市議会臨時会を振り返って、人事が異例の早期決着

市議会臨時会を振り返って、人事が異例の早期決着

 12日閉会した苫小牧市議会の臨時会は、慣例で議員任期の折り返しで交代となる議会人事が焦点だった。今回は主要人事が異例の早さで決着し、その後の人選もスムーズに進んだ。

 議長ポストは「当選3回以上」を充てる慣例を踏まえ、会派間の協議を経て本会議で投票か指名推薦のいずれかで決まる。前回(2019年5月)こそ開会初日に決定したものの、それまでは水面下の調整が数日にわたって続くのが常で、過去には難航して最大会派以外や市長に対して野党の立場を取る会派が就いたこともあった。

 今回は前回同様、最大会派の新緑が主導権を握った。早い段階から、毎回上位当選で3期目の板谷良久氏に候補を絞り、会派間の代表者会議ですぐに名前を出して流れを決定付けた。

 その後の副議長、監査委員など他の人事もすんなり決まり、当初4日間としていた会期を2日短縮し、閉会した。感染が再拡大する新型コロナウイルスへの危機感から「こんな時期に議会人事を長引かせるべきではない」と吐露する市議は多く、自然と早期決着に傾いたとみられる。

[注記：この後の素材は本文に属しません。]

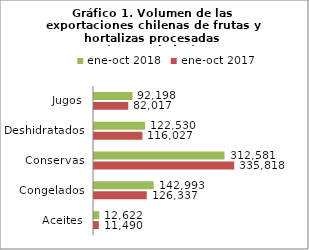
| Category | ene-oct 2017 | ene-oct 2018 |
|---|---|---|
| Aceites | 11490446.983 | 12621599.469 |
| Congelados | 126337298.826 | 142993453.8 |
| Conservas | 335817636.795 | 312580781.552 |
| Deshidratados | 116026733.704 | 122530399.737 |
| Jugos | 82017443.63 | 92198357.942 |

 また、正副議長を前回のように市長を支持する与党系会派で固めず、野党系会派と分け合った。ある市議も「難局を議会一丸で乗り越える姿勢を示す上でよかったのでは」と指摘する。

 コロナ禍で市民生活や地域経済の深刻さが増す中、市政をチェックし、市民に寄り添う議会の責務が一層問われている。今回の結束を議会運営にも生かし、議会の価値を市民に示すために役立ててほしい。